Learning Perceptive Platform Adaptive Locomotion Controllers for Quadrupedal Robots
Pith reviewed 2026-06-25 23:41 UTC · model grok-4.3
The pith
Critic-only perception improves robustness and tracking consistency over blind baselines while remaining more stable than fully perceptive policies under perception noise.
A machine-rendered reading of the paper's core claim, the machinery that carries it, and where it could break.
Core claim
Building on morphology-aware reinforcement learning, the work trains universal controllers specialized to multiple reference quadrupeds via adaptive terrain curricula. Evaluation in simulation on flat and rough terrain plus deployment on ANYmal hardware shows that the critic-perceptive variant improves robustness and tracking consistency over blind baselines while remaining more stable than fully perceptive policies when perception is noisy.
What carries the argument
The critic-perceptive architecture (MorAL+), in which perception informs only the value critic during morphology-specialized training rather than direct action selection.
If this is right
- Morphology-specialized training allows a single controller family to handle related quadruped platforms without retraining from scratch.

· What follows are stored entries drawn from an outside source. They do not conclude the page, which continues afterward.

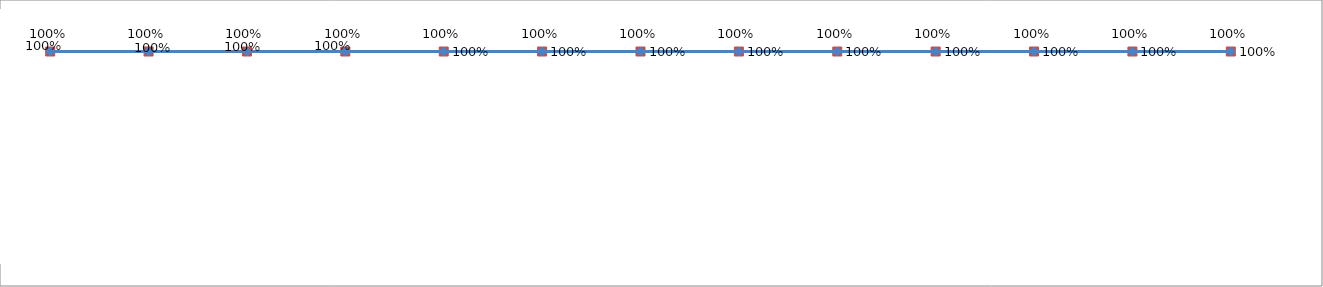
| Category | Índice | Meta |
|---|---|---|
| 0 | 1 | 1 |
| 1 | 1 | 1 |
| 2 | 1 | 1 |
| 3 | 1 | 1 |
| 4 | 1 | 1 |
| 5 | 1 | 1 |
| 6 | 1 | 1 |
| 7 | 1 | 1 |
| 8 | 1 | 1 |
| 9 | 1 | 1 |
| 10 | 1 | 1 |
| 11 | 1 | 1 |
| 12 | 1 | 1 |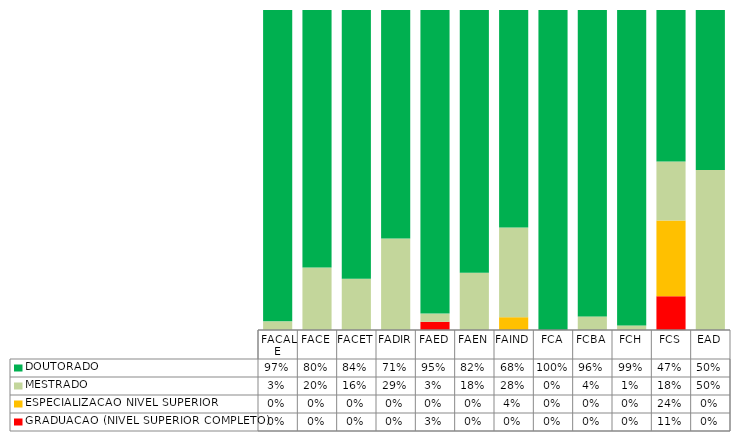
| Category | GRADUACAO (NIVEL SUPERIOR COMPLETO) | ESPECIALIZACAO NIVEL SUPERIOR | MESTRADO | DOUTORADO |
|---|---|---|---|---|
| FACALE | 0 | 0 | 0.027 | 0.973 |
| FACE | 0 | 0 | 0.195 | 0.805 |
| FACET | 0 | 0 | 0.16 | 0.84 |
| FADIR | 0 | 0 | 0.286 | 0.714 |
| FAED | 0.026 | 0 | 0.026 | 0.949 |
| FAEN | 0 | 0 | 0.179 | 0.821 |
| FAIND | 0 | 0.04 | 0.28 | 0.68 |
| FCA | 0 | 0 | 0 | 1 |
| FCBA | 0 | 0 | 0.043 | 0.957 |
| FCH | 0 | 0 | 0.014 | 0.986 |
| FCS | 0.105 | 0.237 | 0.184 | 0.474 |
| EAD | 0 | 0 | 0.5 | 0.5 |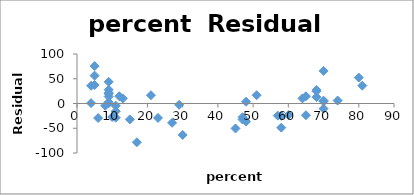
| Category | Series 0 |
|---|---|
| 8.0 | -4.577 |
| 47.0 | -27.854 |
| 27.0 | -39.03 |
| 6.0 | -29.316 |
| 45.0 | -50.425 |
| 29.0 | -2.697 |
| 81.0 | 36.056 |
| 68.0 | 12.85 |
| 48.0 | -36.578 |
| 65.0 | -23.692 |
| 57.0 | -24.499 |
| 15.0 | -32.159 |
| 13.0 | 10.247 |
| 58.0 | -24.942 |
| 5.0 | 56.287 |
| 9.0 | 21.553 |
| 11.0 | -28.668 |
| 9.0 | 0.412 |
| 68.0 | 27.339 |
| 64.0 | 10.279 |
| 80.0 | 52.446 |
| 11.0 | -15.682 |
| 9.0 | 43.727 |
| 4.0 | 0.74 |
| 9.0 | 14.103 |
| 21.0 | 16.689 |
| 9.0 | 19.686 |
| 30.0 | -63.496 |
| 70.0 | 65.905 |
| 70.0 | 4.12 |
| 11.0 | -4.461 |
| 74.0 | 5.91 |
| 60.0 | -23.32 |
| 5.0 | 75.59 |
| 23.0 | -29.233 |
| 9.0 | 2.682 |
| 51.0 | 16.748 |
| 70.0 | -10.441 |
| 70.0 | 5.803 |
| 58.0 | -48.756 |
| 5.0 | 37.316 |
| 12.0 | 14.631 |
| 47.0 | -32.38 |
| 4.0 | 35.804 |
| 68.0 | 24.852 |
| 65.0 | 14.61 |
| 48.0 | 3.654 |
| 17.0 | -78.313 |
| 9.0 | 27.807 |
| 10.0 | -27.327 |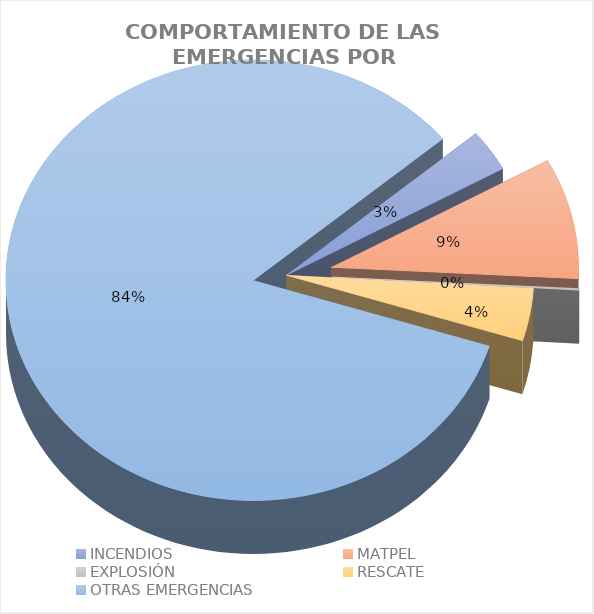
| Category | Incidentes |
|---|---|
| INCENDIOS | 0.031 |
| MATPEL | 0.089 |
| EXPLOSIÓN | 0.001 |
| RESCATE | 0.039 |
| OTRAS EMERGENCIAS | 0.841 |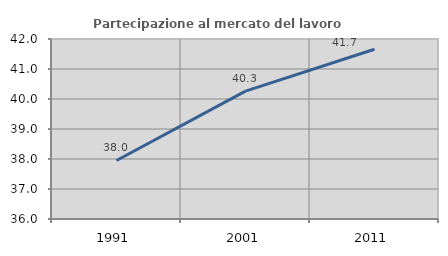
| Category | Partecipazione al mercato del lavoro  femminile |
|---|---|
| 1991.0 | 37.952 |
| 2001.0 | 40.26 |
| 2011.0 | 41.658 |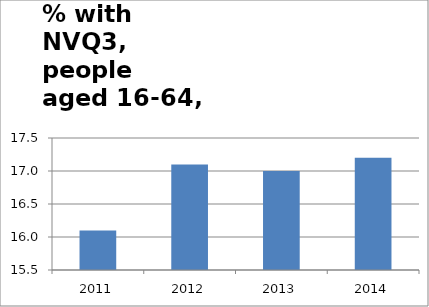
| Category | % with NVQ3 only - aged 16-64 |
|---|---|
| 2011.0 | 16.1 |
| 2012.0 | 17.1 |
| 2013.0 | 17 |
| 2014.0 | 17.2 |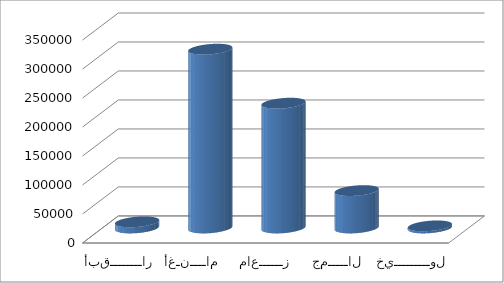
| Category | Series 0 |
|---|---|
| أبقــــــــار | 10649 |
| أغـنــــام | 308414 |
| ماعــــــز | 215278 |
| جمـــــال | 64551 |
| خيـــــــــول | 3674 |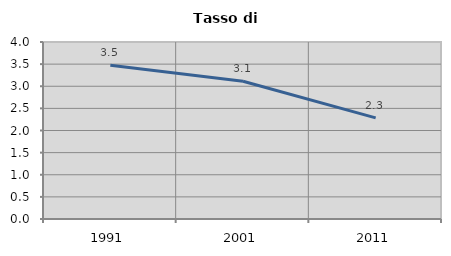
| Category | Tasso di disoccupazione   |
|---|---|
| 1991.0 | 3.476 |
| 2001.0 | 3.113 |
| 2011.0 | 2.285 |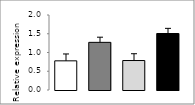
| Category | Series 0 |
|---|---|
| 0 | 0.778 |
| 1 | 1.271 |
| 2 | 0.786 |
| 3 | 1.506 |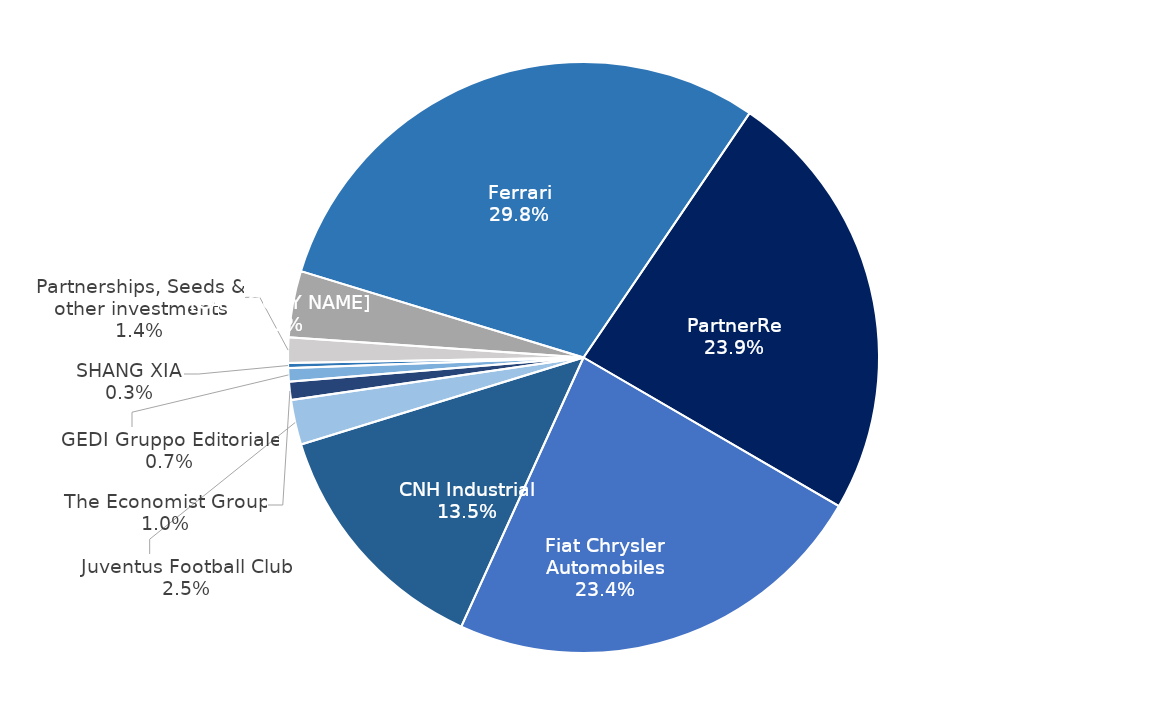
| Category | Series 0 |
|---|---|
| Ferrari | 8383 |
| PartnerRe | 6723 |
| Fiat Chrysler Automobiles | 6588 |
| CNH Industrial | 3789 |
| Juventus Football Club | 691 |
| The Economist Group | 280 |
| GEDI Gruppo Editoriale | 207 |
| SHANG XIA | 78 |
| Partnerships, Seeds & other investments | 389 |
| Others | 1023 |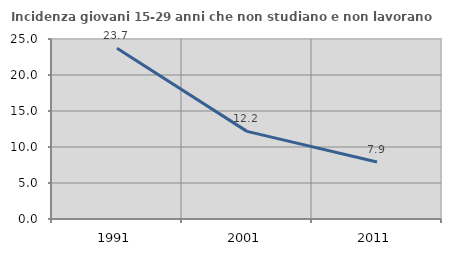
| Category | Incidenza giovani 15-29 anni che non studiano e non lavorano  |
|---|---|
| 1991.0 | 23.721 |
| 2001.0 | 12.169 |
| 2011.0 | 7.91 |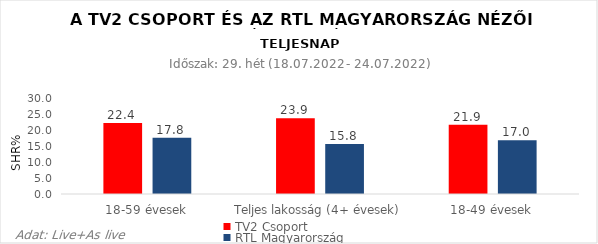
| Category | TV2 Csoport | RTL Magyarország |
|---|---|---|
| 18-59 évesek | 22.4 | 17.8 |
| Teljes lakosság (4+ évesek) | 23.9 | 15.8 |
| 18-49 évesek | 21.9 | 17 |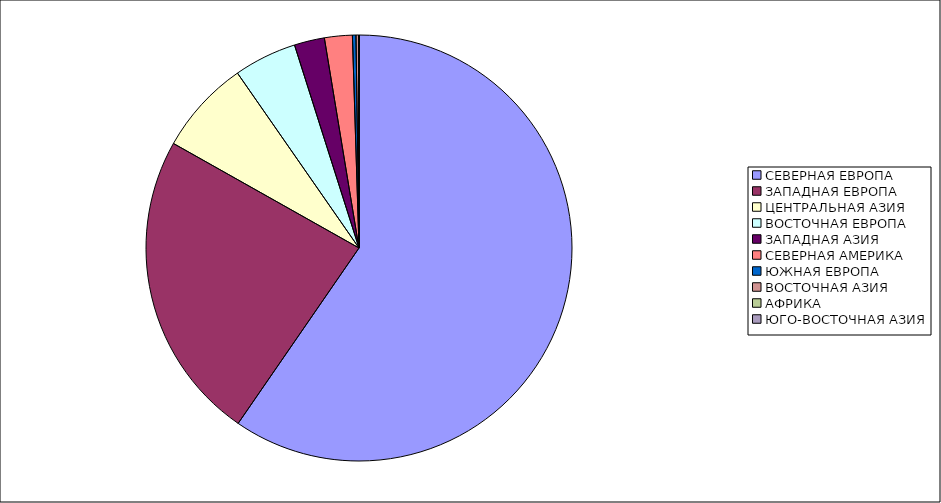
| Category | Оборот |
|---|---|
| СЕВЕРНАЯ ЕВРОПА | 59.603 |
| ЗАПАДНАЯ ЕВРОПА | 23.562 |
| ЦЕНТРАЛЬНАЯ АЗИЯ | 7.169 |
| ВОСТОЧНАЯ ЕВРОПА | 4.771 |
| ЗАПАДНАЯ АЗИЯ | 2.292 |
| СЕВЕРНАЯ АМЕРИКА | 2.109 |
| ЮЖНАЯ ЕВРОПА | 0.268 |
| ВОСТОЧНАЯ АЗИЯ | 0.223 |
| АФРИКА | 0.004 |
| ЮГО-ВОСТОЧНАЯ АЗИЯ | 0 |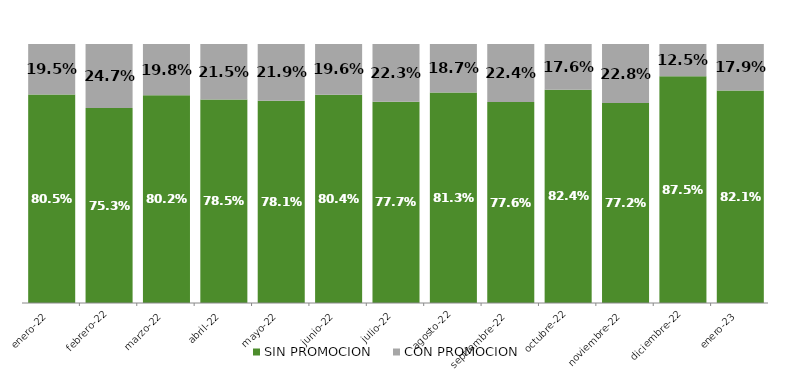
| Category | SIN PROMOCION   | CON PROMOCION   |
|---|---|---|
| 2022-01-01 | 0.805 | 0.195 |
| 2022-02-01 | 0.753 | 0.247 |
| 2022-03-01 | 0.802 | 0.198 |
| 2022-04-01 | 0.785 | 0.215 |
| 2022-05-01 | 0.781 | 0.219 |
| 2022-06-01 | 0.804 | 0.196 |
| 2022-07-01 | 0.777 | 0.223 |
| 2022-08-01 | 0.813 | 0.187 |
| 2022-09-01 | 0.776 | 0.224 |
| 2022-10-01 | 0.824 | 0.176 |
| 2022-11-01 | 0.772 | 0.228 |
| 2022-12-01 | 0.875 | 0.125 |
| 2023-01-01 | 0.821 | 0.179 |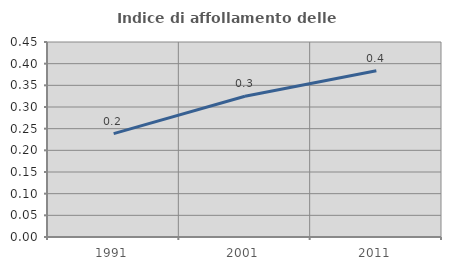
| Category | Indice di affollamento delle abitazioni  |
|---|---|
| 1991.0 | 0.239 |
| 2001.0 | 0.325 |
| 2011.0 | 0.384 |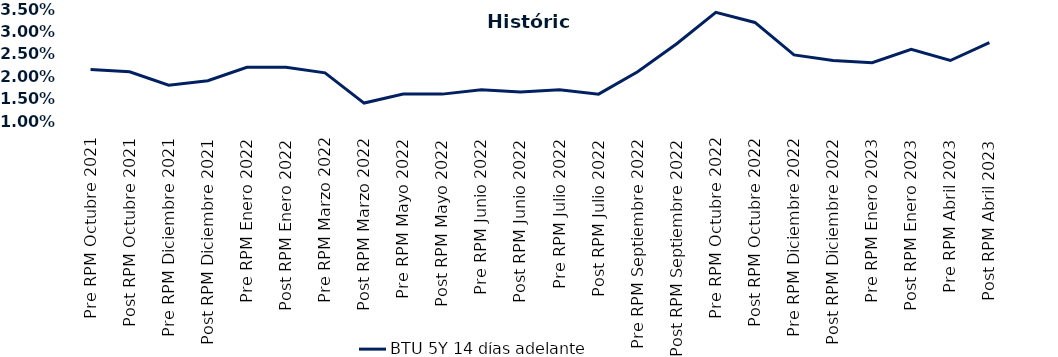
| Category | BTU 5Y 14 días adelante |
|---|---|
| Pre RPM Octubre 2021 | 0.022 |
| Post RPM Octubre 2021 | 0.021 |
| Pre RPM Diciembre 2021 | 0.018 |
| Post RPM Diciembre 2021 | 0.019 |
| Pre RPM Enero 2022 | 0.022 |
| Post RPM Enero 2022 | 0.022 |
| Pre RPM Marzo 2022 | 0.021 |
| Post RPM Marzo 2022 | 0.014 |
| Pre RPM Mayo 2022 | 0.016 |
| Post RPM Mayo 2022 | 0.016 |
| Pre RPM Junio 2022 | 0.017 |
| Post RPM Junio 2022 | 0.016 |
| Pre RPM Julio 2022 | 0.017 |
| Post RPM Julio 2022 | 0.016 |
| Pre RPM Septiembre 2022 | 0.021 |
| Post RPM Septiembre 2022 | 0.027 |
| Pre RPM Octubre 2022 | 0.034 |
| Post RPM Octubre 2022 | 0.032 |
| Pre RPM Diciembre 2022 | 0.025 |
| Post RPM Diciembre 2022 | 0.024 |
| Pre RPM Enero 2023 | 0.023 |
| Post RPM Enero 2023 | 0.026 |
| Pre RPM Abril 2023 | 0.024 |
| Post RPM Abril 2023 | 0.028 |

- Adaptive terrain curricula during simulation training enable effective learning of terrain-aware locomotion that transfers to hardware.
- Limiting perception to the critic preserves terrain awareness benefits while avoiding the noise sensitivity of full actor-critic perception.
- Such controllers can be deployed directly on physical quadrupeds like ANYmal with maintained tracking performance.
Where Pith is reading between the lines
- The same critic-only placement might reduce noise sensitivity in other legged robot domains where full perception in the policy leads to brittle behavior.
- Curriculum design that gradually increases terrain difficulty could be combined with variable noise injection to further improve sim-to-real gaps.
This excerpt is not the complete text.